YSK kararından büyük üzüntü duyduğunu anlatan Baykal, "Elbette Türkiye’de hukuk işleyecektir. Hukukun gereği yapılacaktır. Ama bu olayı ’hukukun gereği böyle’ diye geçiştirmek, bunun arkasındaki hukuk ve yönetim krizlerini örtbas etmeye yetmez" dedi. Bir süre önce seçilmiş ve şu anda da milletvekili olarak hizmet etmekte olan insanların “Biz hata ettik. Geçmişte yanlış yapmışız. İhmal yapılmış. İşin gereğini yerine getirememişiz. O nedenle şimdi yapacağız” denilerek aday olamayacaklarının açıklanmasının doğal karşılanacak bir durum olmadığını savunan Baykal, konuşmasına şöyle devam etti: "Türkiye’de zaten seçimde bir baraj problemi var. Baraj problemini, engelini aşabilmek için insanlar bağımsız aday olarak ortaya çıkıyor.

 Şimdi bağımsız adaylıkları birdenbire, adaylıkları yenileme şansı da yokken, geçmişte de bu insanlar seçilmiş ve halen de milletvekili olarak görev yaparken “Siz artık milletvekili olamazsınız”diye geri çevirmek, adaletle, hakşinaslıkla, hukuka saygıyla, devletin sürekliliğiyle, geçmiş uygulamaların tutarlılığıyla izah edilebilir bir durum yaratmıyor. Olmaz böyle bir şey. “Geçen defa hata ettik bundan sonra düzeltiyoruz.” Düzelteceğini zamanında söylesene o zaman. Zamanında bunu söylememişsin, herkes geçmiş uygulama aynen devam edecek diye bir beklenti içinde, birdenbire bu açıklamayı yapıyorsun. Buna kimsenin hakkı yok. Bu bir krizdir. Seçimin hakkaniyetini, adaletini çok ciddi şekilde tahrip etmiştir."

Deniz Baykal, Türkiye’nin bu kadar birbirinden kopuk, tutarsız biçimde yönetilmesinin kabul edilemeyeceğini, Türkiye’nin doğru dürüst sınav, seçim yapamaz, milletvekilleri aday olamaz noktasına geldiğini ileri süren Baykal, "4 yıl milletvekilliği yapmış, “ hataydı senin yaptığın milletvekilliği. Hata olduğunu önceden ilan et de şimdi aday olmasın. Onu da yapmayacaksın. Tuzak mı kuruyorsun, engel mi çıkartıyorsun? Ne kadar yanlış, ne kadar ayıp ve yakışıksız" dedi.

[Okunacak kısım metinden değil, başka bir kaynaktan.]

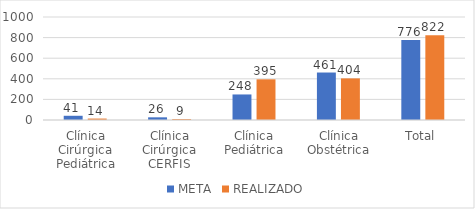
| Category | META | REALIZADO |
|---|---|---|
| Clínica Cirúrgica Pediátrica | 41 | 14 |
| Clínica Cirúrgica CERFIS | 26 | 9 |
| Clínica Pediátrica | 248 | 395 |
| Clínica Obstétrica | 461 | 404 |
| Total | 776 | 822 |
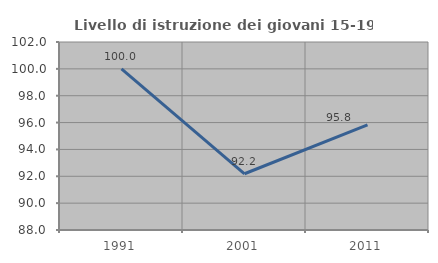
| Category | Livello di istruzione dei giovani 15-19 anni |
|---|---|
| 1991.0 | 100 |
| 2001.0 | 92.188 |
| 2011.0 | 95.833 |
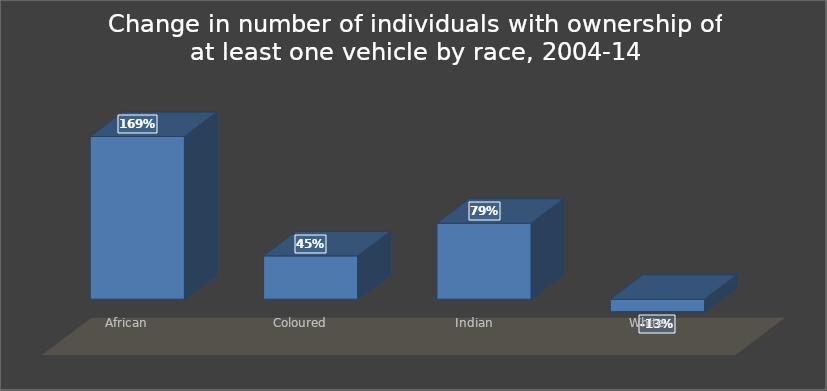
| Category | Series 0 |
|---|---|
| African | 1.69 |
| Coloured | 0.45 |
| Indian | 0.79 |
| White | -0.13 |
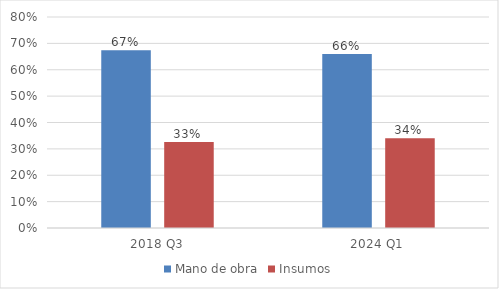
| Category | Mano de obra | Insumos |
|---|---|---|
| 2018 Q3 | 0.674 | 0.326 |
| 2024 Q1 | 0.66 | 0.34 |

Bu yönetim zihniyetinin Türkiye’ye yakışmadığının altını çizerek açıklamalarını sürdüren Deniz Baykal, "Birbiri ardına her noktada bir kriz, bir bunalım, çok acı. İleri demokrasi. Bu mu ileri demokrasi? Ustalık dönemi. Başbakanın ustalık dönemi bu mu? Yapılmayan sınavlar. 1 milyon 700 bin insan yüreği ağzında ’şimdi ne olacak’ diye bekliyor. Yıllarını vermiş çocuklar. Aileler perişan. Şimdi belki iptal edilecek. İptal edilmezse bin bir türlü şaibe devam edecek. İptal edilirse yazık değil mi emeğine, çabasına. Yazıktır, günahtır" diye konuştu.

Deniz Baykal, BDP’nin seçimlerden çekilmeyi tartıştığı hatırlatılınca bu aşamada önemli olan noktanın bu tablonun kabul edilebilir- olmadığının ortaya konması olduğunu söyledi. Baykal, "Bu tabloyu veri olarak alıp ona göre ne yapalım diye düşünmek daha sonraki iştir. Şimdi bu tablo uygun değildir. Doğru değildir. Bunu hep beraber ilan edelim, gereğini ilan edelim. Gerçekten büyük haksızlık, adaletsizlik var. Son anda ilan etmek olur mu, sürpriz tuzak mı kuruyorsun?" diye konuştu.

Hukukun güvenilebilir ve öngörülebilir olması gerektiğinin altını çizen Baykal, "İstikrarın temeli budur. Ne yaparsan ne olacağı önceden bilinmelidir. Bir şey yapmış milletvekili olmuş. Şimdi aynı şeyi yapmak istiyor bu defa olamazsın deniyor. Bu olmaz. Senin hatanı bundan sonraki durum için kabul etmemiz mümkün mü" dedi.

CHP eski Lideri Baykal, Başbakan Recep Tayyip Erdoğan’ın partisinin aday tanıtım töreninde CHP’yi hedef alan açıklamalarının sorulması üzerine "Boş laflar, ucuz laflar" değerlendirmesi yaptı. Başbakan Erdoğan’ı oraya buraya kara çalmakla itham eden Baykal, şunları söyledi:

"10 parmağında 10 kara. Önüne gelene saldırıyor. Bunu da siyaset sanıyor. Bir başbakana bu yakışmıyor. Başbakan ağır başlı olması lazım, ciddi olması lazım. Söylediği söze güvenilir olması lazım. Ona buna saldırarak bir yere varacağını zannediyor. Millet artık Başbakan’ın bu üslubundan bıktı. İncir çekirdeğini doldurmayacak laflar, külüstür polemikler, ucuz laflar. Başbakan bunlarla meşgul. O ülkeyi yönetsin. Seçimin gereğini yapsın. Ona buna laf yetiştireceğine işini yapsın Başbakan."

Başbakan Erdoğan’ın attığı her adımı ’fiyasko’ olarak değerlendiren Baykal, "Milleti şimdi 2023 diye uyutmaya çalışıyor. 2023 masallarıyla yaşanan bu acı olayları örtbas etmeye çalışıyor" dedi.